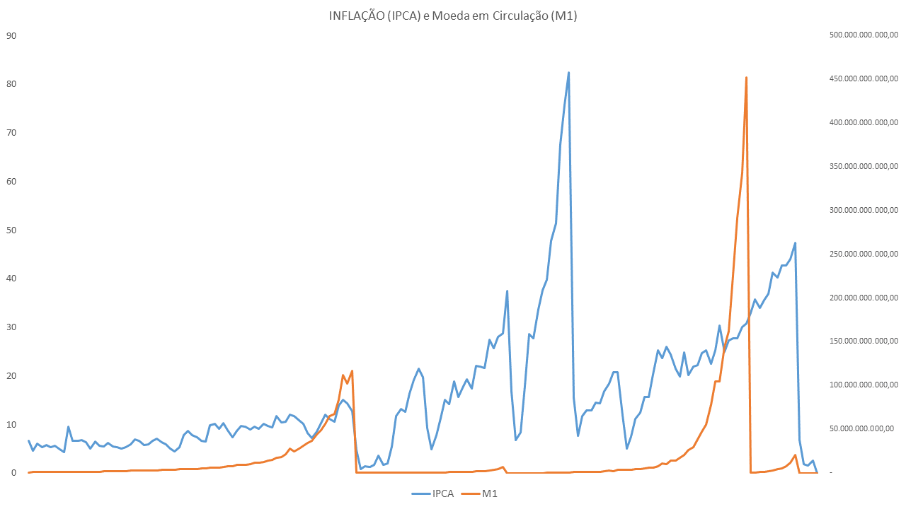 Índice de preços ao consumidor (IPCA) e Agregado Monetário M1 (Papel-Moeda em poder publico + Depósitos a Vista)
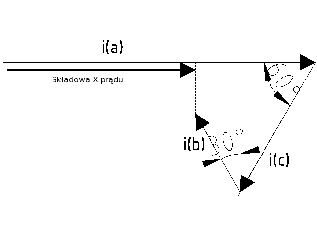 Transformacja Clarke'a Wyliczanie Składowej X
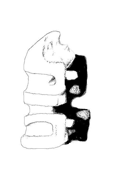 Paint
- - - - - - -
- Exercise: All of the material must be given again exactly, though no picture may appear in the copy.

- Response to this task:
 Índice de preços ao consumidor (IPCA) e Agregado Monetário M1 (Papel-Moeda em poder publico + Depósitos a Vista)
 Transformacja Clarke'a Wyliczanie Składowej X
 Paint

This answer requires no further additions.